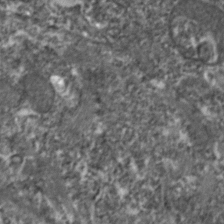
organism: Zebrafish
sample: Zebrafish embryo
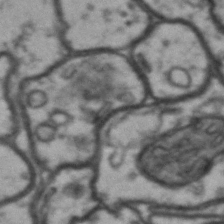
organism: Drosophila
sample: Brain
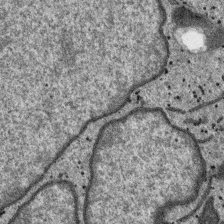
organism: Human
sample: Lung epithelial cells, uninfected (mock) control
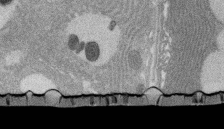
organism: Rat
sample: Salivary granule
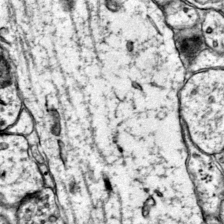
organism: Mouse
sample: Primary visual cortex
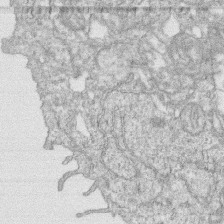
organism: Human
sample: HeLa cell HIV synapse
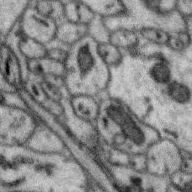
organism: Zebra finch
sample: Brain
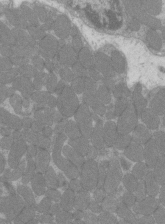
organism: C57BL Mouse
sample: Tibialis anterior muscle cell
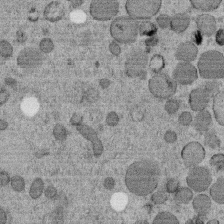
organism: C. elegans
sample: C. elegans embryo early stage
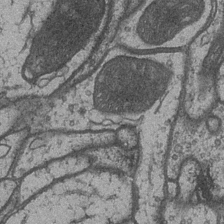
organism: Drosophila
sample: Optic medulla
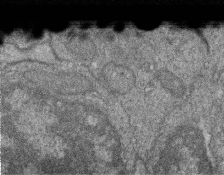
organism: Zebrafish
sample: Cilia; retinal pigment epithelium
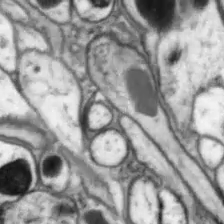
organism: Drosophila
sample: Optic lobe
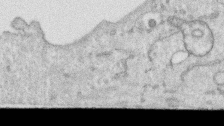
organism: Human
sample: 1205lu cells
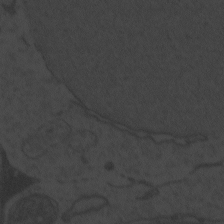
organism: Zebrafish
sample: Macrophage infected with Toxoplasma gondii
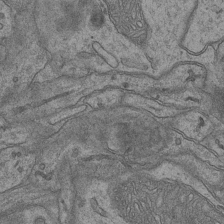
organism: Mouse
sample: CA1 Hippocampus
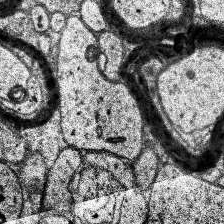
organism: Human
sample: Temporal Lobe
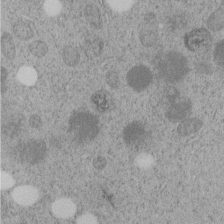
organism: C. elegans
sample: C. elegans embryo early stage
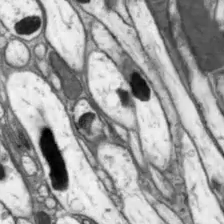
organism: Drosophila
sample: Optic lobe
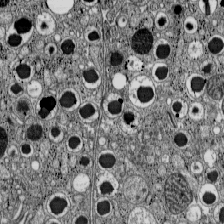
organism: C57BL Mouse
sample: Pancreatic islet
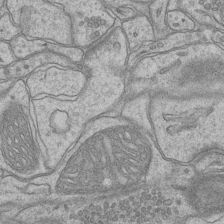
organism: Mouse
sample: CA1 Hippocampus
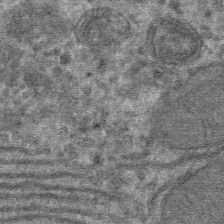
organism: Mouse
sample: Mouse hepatocytes
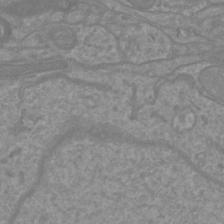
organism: Mouse
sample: Cortical neurons
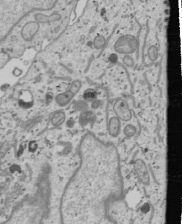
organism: Human
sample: Mitochondria in U2OS cells
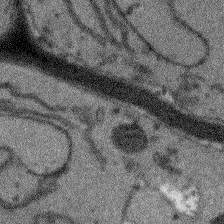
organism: Arabidopsis thaliana
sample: Root tip
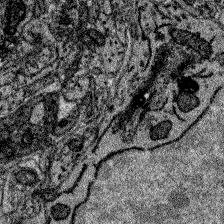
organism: Zebrafish
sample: Larval olfactory bulb
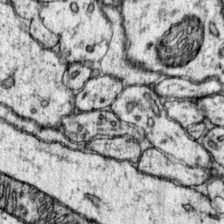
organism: Mouse
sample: Primary visual cortex
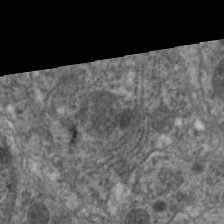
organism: C. elegans
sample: Pharynx
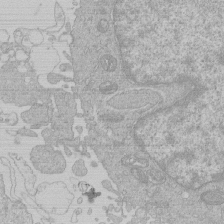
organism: Human
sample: Macrophage cells
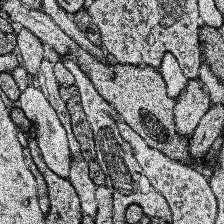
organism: Human
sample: Temporal Lobe
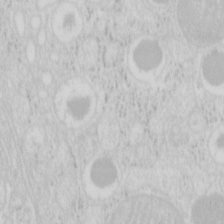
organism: Mouse
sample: Pancreas
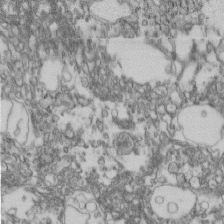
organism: Mouse
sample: Cilia; retinal pigment epithelium
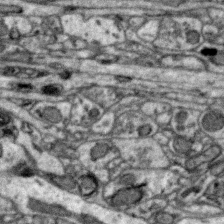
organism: Zebra finch
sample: Brain
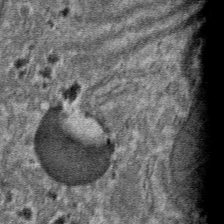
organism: Mouse
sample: Mouse hepatocytes
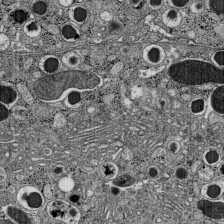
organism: C57BL Mouse
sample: Pancreatic islet
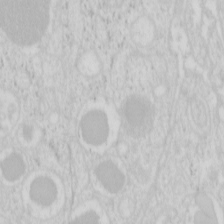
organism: Mouse
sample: Pancreas
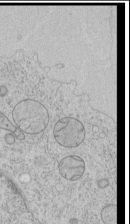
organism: Human
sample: Mitochondria in HCT116 cells
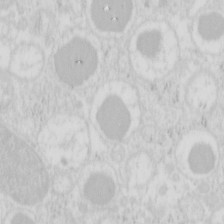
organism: Mouse
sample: Pancreas
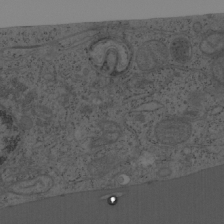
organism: Human
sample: HeLa cells
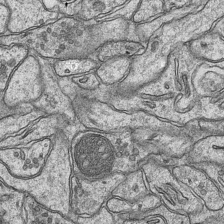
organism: Mouse
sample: CA1 Hippocampus
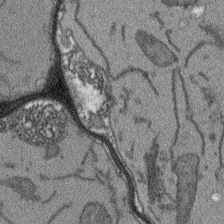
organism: Arabidopsis thaliana
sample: Root tip
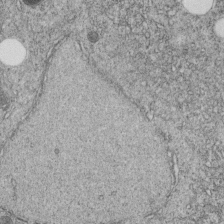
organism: C. elegans
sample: C. elegans embryo early stage
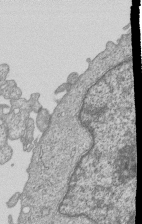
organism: Human
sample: MDA-MB-231 cells
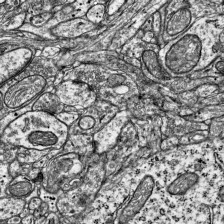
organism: Mouse
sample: Visual Cortex
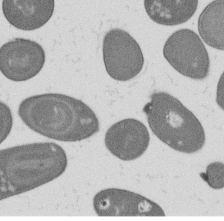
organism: B. subtilis
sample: Bacterial spore
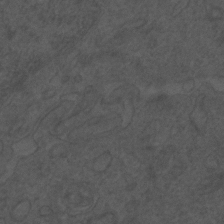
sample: Trachea
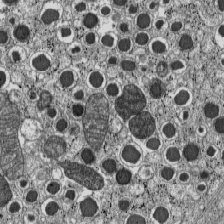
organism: C57BL Mouse
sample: Pancreatic islet
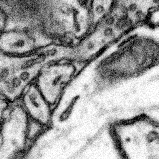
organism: Mouse
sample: Somatosensory cortex neuropil
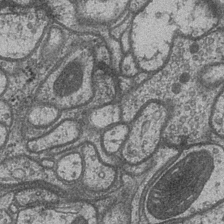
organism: Drosophila
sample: Optic medulla
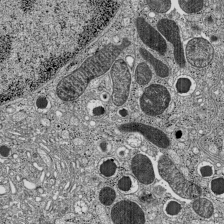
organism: C57BL Mouse
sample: Pancreatic islet
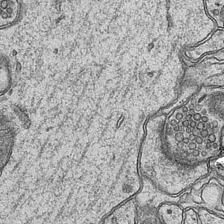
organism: Mouse
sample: CA1 Hippocampus
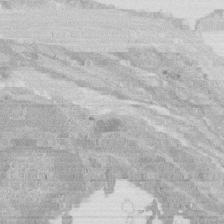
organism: Rat
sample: Salivary granule
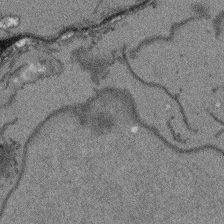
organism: Arabidopsis thaliana
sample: Root tip
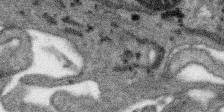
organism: Human
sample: Lung epithelial cells infected with SARS-CoV-2
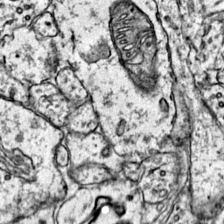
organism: Mouse
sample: Primary visual cortex
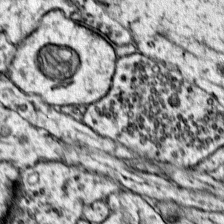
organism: Mouse
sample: Primary visual cortex
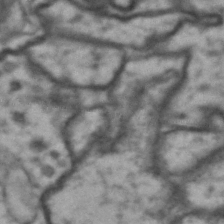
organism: Drosophila
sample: Brain
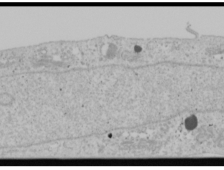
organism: Human
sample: Mitochondria in U2OS cells
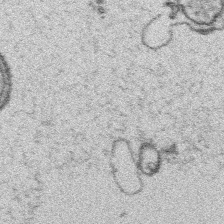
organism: Platynereis dumerilii
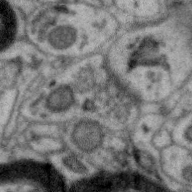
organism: Zebra finch
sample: Brain
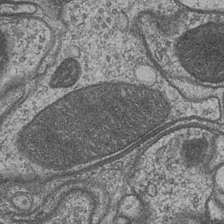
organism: Drosophila
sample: Optic medulla
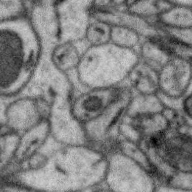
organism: Zebra finch
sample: Brain
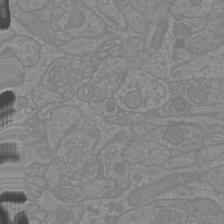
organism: Mouse
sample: Cortical neurons
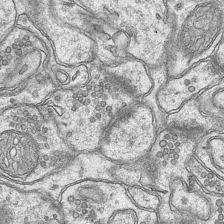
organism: Mouse
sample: CA1 Hippocampus
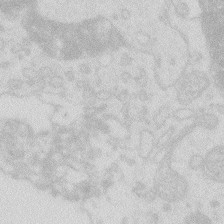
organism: Zebrafish
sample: Macrophage
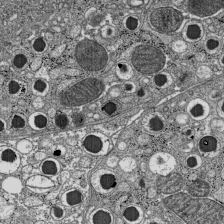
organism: C57BL Mouse
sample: Pancreatic islet
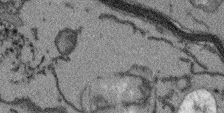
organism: Arabidopsis thaliana
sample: Root tip
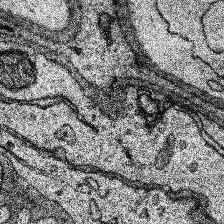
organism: Human
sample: Temporal Lobe
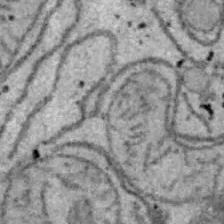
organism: Mouse
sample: Liver from an obese (ob/ob) mouse
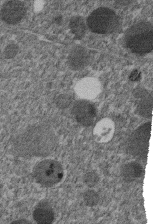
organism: C. elegans
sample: C. elegans embryo early stage
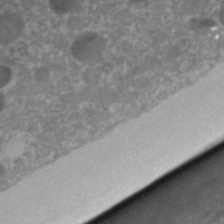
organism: C. elegans
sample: C. elegans embryo
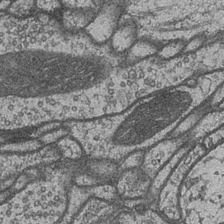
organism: Drosophila
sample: Optic medulla
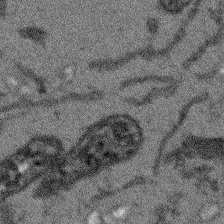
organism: Arabidopsis thaliana
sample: Root tip
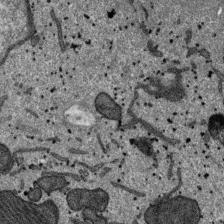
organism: Human
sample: Lung epithelial cells, uninfected (mock) control
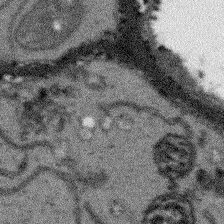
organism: Arabidopsis thaliana
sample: Root tip
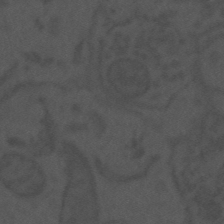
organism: Mouse
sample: Suprachiasmatic nucleus
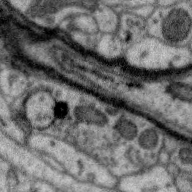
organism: Zebra finch
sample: Brain
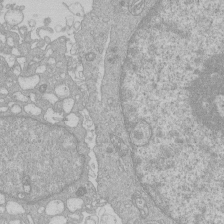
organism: Human
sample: Macrophage cells
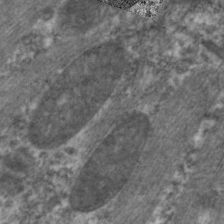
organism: C. elegans
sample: Pharynx
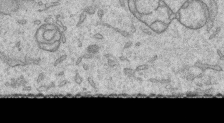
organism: Human
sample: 1205lu cells
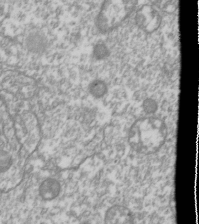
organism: Drosophila
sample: Cell division; meiosis; drosophila spermatocytes
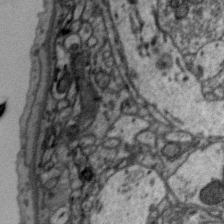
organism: Zebra finch
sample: Brain
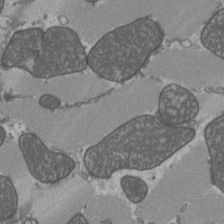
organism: C57BL Mouse
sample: Heart
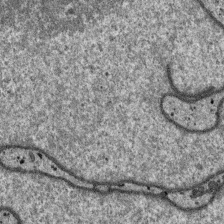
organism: Human
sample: Lung epithelial cells, uninfected (mock) control
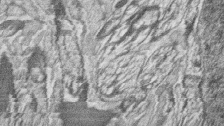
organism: Zebrafish
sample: synaptic ribbons in rod cells and cone cells
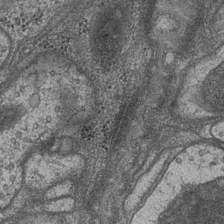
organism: Drosophila
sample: Optic medulla
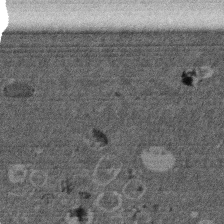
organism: Mouse
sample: Dividing mouse embryo 1 cell stage
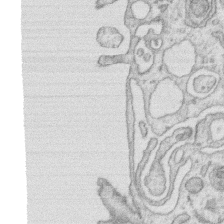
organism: Human
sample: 1205lu cells
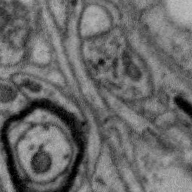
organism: Zebra finch
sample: Brain
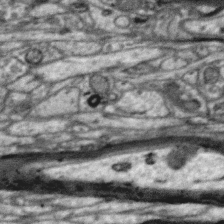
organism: Zebra finch
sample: Brain
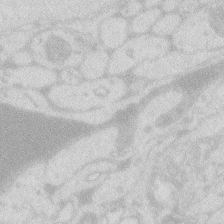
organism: Zebrafish
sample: Macrophage
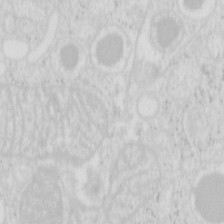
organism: Mouse
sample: Pancreas
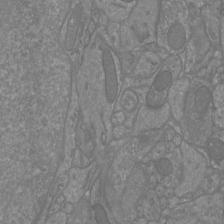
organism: Mouse
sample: Cortical neurons
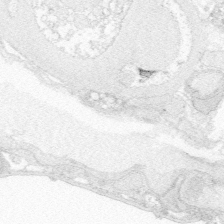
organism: Zebrafish
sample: Whole-Brain
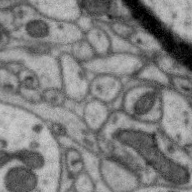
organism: Zebra finch
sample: Brain
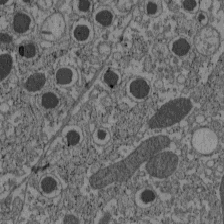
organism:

- - - -

Work to complete: From the first line above to the last, reproduce the records exactly but without the pictures.

Expected answer:
organism: Zebrafish
sample: Zebrafish embryo
organism: Drosophila
sample: Brain
organism: Human
sample: Lung epithelial cells, uninfected (mock) control
organism: Rat
sample: Salivary granule
organism: Mouse
sample: Primary visual cortex
organism: Human
sample: HeLa cell HIV synapse
organism: Zebra finch
sample: Brain
organism: C57BL Mouse
sample: Tibialis anterior muscle cell
organism: C. elegans
sample: C. elegans embryo early stage
organism: Drosophila
sample: Optic medulla
organism: Zebrafish
sample: Cilia; retinal pigment epithelium
organism: Drosophila
sample: Optic lobe
organism: Human
sample: 1205lu cells
organism: Zebrafish
sample: Macrophage infected with Toxoplasma gondii
organism: Mouse
sample: CA1 Hippocampus
organism: Human
sample: Temporal Lobe
organism: C. elegans
sample: C. elegans embryo early stage
organism: Drosophila
sample: Optic lobe
organism: C57BL Mouse
sample: Pancreatic islet
organism: Mouse
sample: CA1 Hippocampus
organism: Mouse
sample: Mouse hepatocytes
organism: Mouse
sample: Cortical neurons
organism: Human
sample: Mitochondria in U2OS cells
organism: Arabidopsis thaliana
sample: Root tip
organism: Zebrafish
sample: Larval olfactory bulb
organism: Mouse
sample: Primary visual cortex
organism: C. elegans
sample: Pharynx
organism: Human
sample: Macrophage cells
organism: Human
sample: Temporal Lobe
organism: Mouse
sample: Pancreas
organism: Mouse
sample: Cilia; retinal pigment epithelium
organism: Zebra finch
sample: Brain
organism: Mouse
sample: Mouse hepatocytes
organism: C57BL Mouse
sample: Pancreatic islet
organism: Mouse
sample: Pancreas
organism: Human
sample: Mitochondria in HCT116 cells
organism: Mouse
sample: Pancreas
organism: Human
sample: HeLa cells
organism: Mouse
sample: CA1 Hippocampus
organism: Arabidopsis thaliana
sample: Root tip
organism: C. elegans
sample: C. elegans embryo early stage
organism: Human
sample: MDA-MB-231 cells
organism: Mouse
sample: Visual Cortex
organism: B. subtilis
sample: Bacterial spore
sample: Trachea
organism: C57BL Mouse
sample: Pancreatic islet
organism: Mouse
sample: Somatosensory cortex neuropil
organism: Drosophila
sample: Optic medulla
organism: C57BL Mouse
sample: Pancreatic islet
organism: Mouse
sample: CA1 Hippocampus
organism: Rat
sample: Salivary granule
organism: Arabidopsis thaliana
sample: Root tip
organism: Human
sample: Lung epithelial cells infected with SARS-CoV-2
organism: Mouse
sample: Primary visual cortex
organism: Mouse
sample: Primary visual cortex
organism: Drosophila
sample: Brain
organism: Human
sample: Mitochondria in U2OS cells
organism: Platynereis dumerilii
organism: Zebra finch
sample: Brain
organism: Drosophila
sample: Optic medulla
organism: Zebra finch
sample: Brain
organism: Mouse
sample: Cortical neurons
organism: Mouse
sample: CA1 Hippocampus
organism: Zebrafish
sample: Macrophage
organism: C57BL Mouse
sample: Pancreatic islet
organism: Arabidopsis thaliana
sample: Root tip
organism: Human
sample: Temporal Lobe
organism: Mouse
sample: Liver from an obese (ob/ob) mouse
organism: C. elegans
sample: C. elegans embryo early stage
organism: C. elegans
sample: C. elegans embryo
organism: Drosophila
sample: Optic medulla
organism: Arabidopsis thaliana
sample: Root tip
organism: Human
sample: Lung epithelial cells, uninfected (mock) control
organism: Arabidopsis thaliana
sample: Root tip
organism: Mouse
sample: Suprachiasmatic nucleus
organism: Zebra finch
sample: Brain
organism: Human
sample: Macrophage cells
organism: C. elegans
sample: Pharynx
organism: Human
sample: 1205lu cells
organism: Drosophila
sample: Cell division; meiosis; drosophila spermatocytes
organism: Zebra finch
sample: Brain
organism: C57BL Mouse
sample: Heart
organism: Human
sample: Lung epithelial cells, uninfected (mock) control
organism: Zebrafish
sample: synaptic ribbons in rod cells and cone cells
organism: Drosophila
sample: Optic medulla
organism: Mouse
sample: Dividing mouse embryo 1 cell stage
organism: Human
sample: 1205lu cells
organism: Zebra finch
sample: Brain
organism: Zebra finch
sample: Brain
organism: Zebrafish
sample: Macrophage
organism: Mouse
sample: Pancreas
organism: Mouse
sample: Cortical neurons
organism: Zebrafish
sample: Whole-Brain
organism: Zebra finch
sample: Brain
organism:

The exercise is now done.